== GIVEN DATA ==
━━━━━━━━━━━━━━━━━━━━

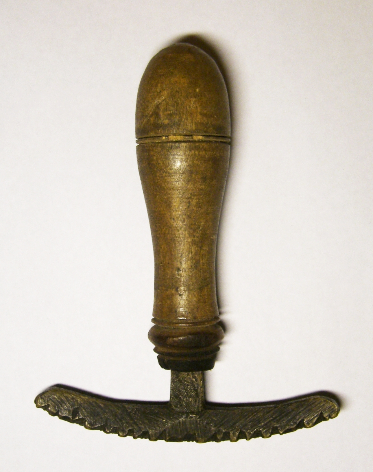 Filete (um 1900)
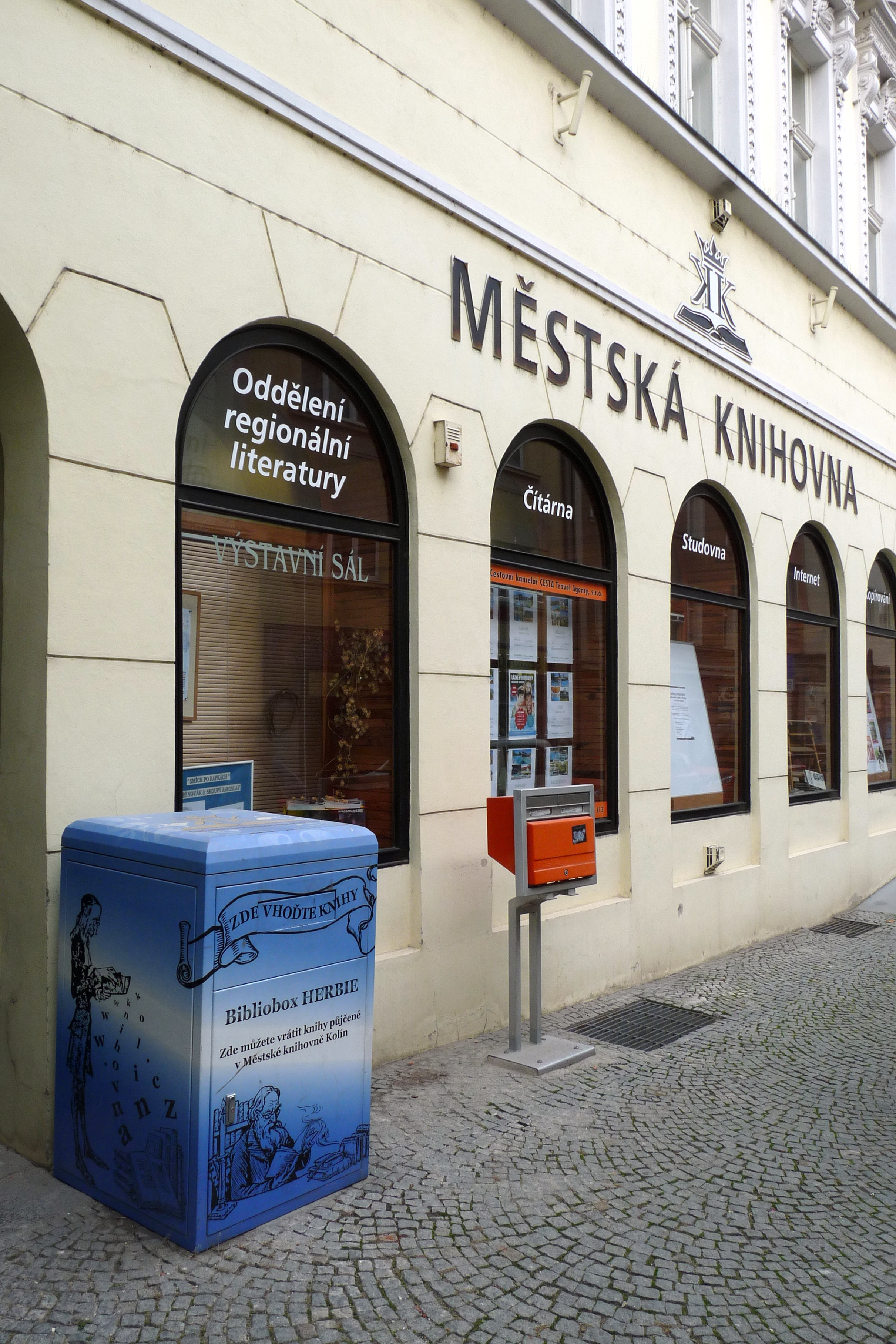 Městská knihovna Kolín
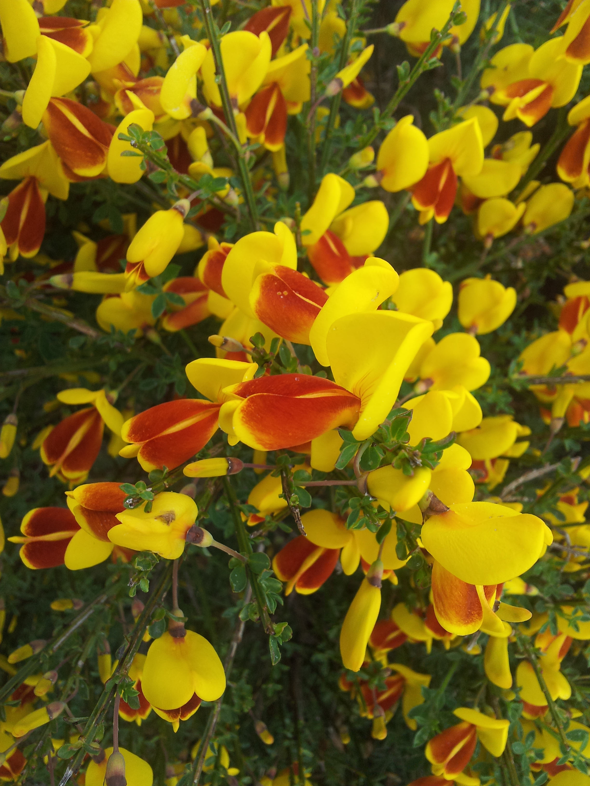 Genêt qui pousse sur le plateau de la bataille de Culloden (Ecosse)

━━━━━━━━━━━━━━━━━━━━

== WHAT IS EXPECTED ==
Return the data exactly as it stands, minus the pictures.

== WRITTEN RESPONSE ==
 Filete (um 1900)
 Městská knihovna Kolín
 Genêt qui pousse sur le plateau de la bataille de Culloden (Ecosse)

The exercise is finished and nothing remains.